2. a. Defendant's substitute motion for polygraph examination. The motion judge found that after the allowance of the defendant's original motion for a polygraph examination to "be administered by an agent of the Commonwealth," the defendant "ha[d] made no good faith effort to arrange and submit to the test and . . . further [found] that the delay [was] intentional and calculated on the part of the defendant." The defendant's contention that the Commonwealth "changed its position" as to the examiner to be used was denied by counsel for the Commonwealth and was implicitly rejected by the findings of the judge. There were conflicting claims, and the judge was not required to accept defense counsel's position. In view of the findings and the record, we see no error in the judge's refusal to allow the defendant's substitute motion for the taking of a polygraph examination by a person suggested by the defendant.

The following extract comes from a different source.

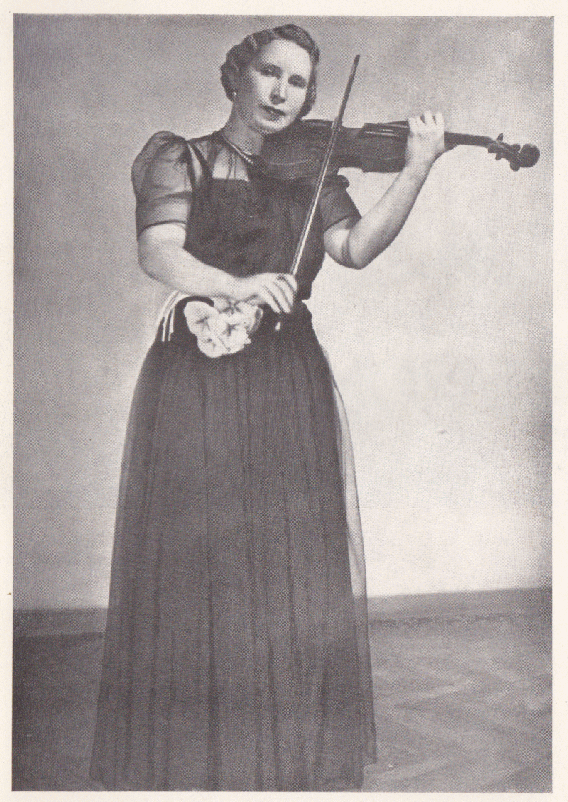 Ervína Brokešová (* 27. ledna 1900, Praha – 19. října 1987, Rožmitál pod Třemšínem) česká houslistka, žačka Otakara Ševčíka. Foto z roku 1941 krátce před úderem gestapem (nejpíše před 15. prosincem 1941) Po okupaci Československa se její manžel Karel Josef Beneš (* 21. února 1896, Praha – 27. března 1969, Rožmitál pod Třemšínem) a Ervína Brokešová zapojili do ilegální odbojové činnosti v organizaci Petiční výbor Věrni zůstaneme (PVVZ). Karel Josef Beneš byl v prosinci 1941 zatčen. Jeho žena pak absolvovala řadu výslechů. Navzdory tomu pokračovala v odbojové činnosti pod krycím jménem Foška jako spojka mezi Prahou a Rožmitálem. Mimo to se pokoušela navštěvovat vězněného manžela, aby mu ulehčila jeho věznění. Podařilo se jí proniknout i na soudní řízení v Drážďanech v roce 1944, kde byl jejímu muži původně navrhován trest smrti. Nakonec byl odsouzen k sedmi letům žaláře. Z nacistického vězení se šťastně vrátil v květnu 1945.

b. Admissibility of polygraph examination previously taken. There was also no error in refusing to admit the results of the polygraph examination arranged by the defendant's family attorney. The results of an examination known in advance of the motion for admission are not admissible. Commonwealth v. Stewart, 375 Mass. 380 , 384 (1978), and cases cited. See generally Commonwealth v. Walker, 392 Mass. 152 , 157 (1984), for the limited purposes for which polygraph evidence may be used.

3. Admissibility of portions of police reports. One of the police officers who testified at trial, Raymond Blake, had, in an accident report, stated that "[b]ecause of the positioning of the victims" within the car, "I am unable to determine the operator at this time." Officer Blake's conclusion was not, however, inconsistent with any of his testimony. At trial, Blake neither described nor was asked to depict the positions of the accident victims. Thus, the rule allowing evidence of a prior opinion to contradict testimony as to specific facts does not here apply. E.g., Whipple v. Rich, 180 Mass. 477 , 478-479 (1902). See generally Liacos, Massachusetts Evidence 137 (5th ed. 1981).

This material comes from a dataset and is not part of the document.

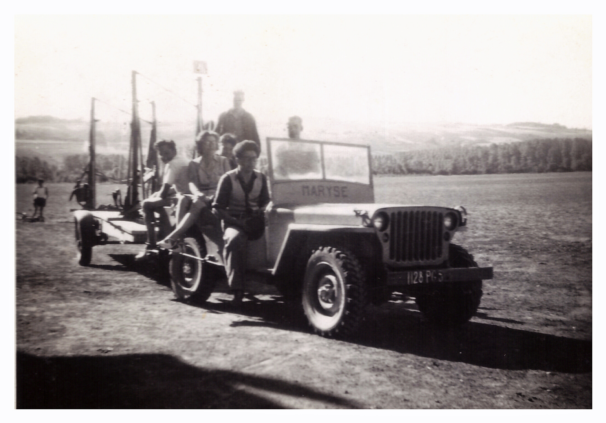 Départ pour dépanner un planeur posé aux vaches vers 1950

The defendant was also not entitled to the ruling she sought, namely that she should be allowed first to ask Blake whether he could "formulate an opinion due to the position of the bodies" and second to impeach him by his accident report if Blake answered "yes." It does not appear that Blake was qualified as an expert on the effects of impact on the positioning of bodies, cf. Catania v. Barnstable, 3 Mass. App. Ct. 321 , 325 (1975), and his lay opinion as to whether those positions enabled a determination of the driver was, therefore, inadmissible.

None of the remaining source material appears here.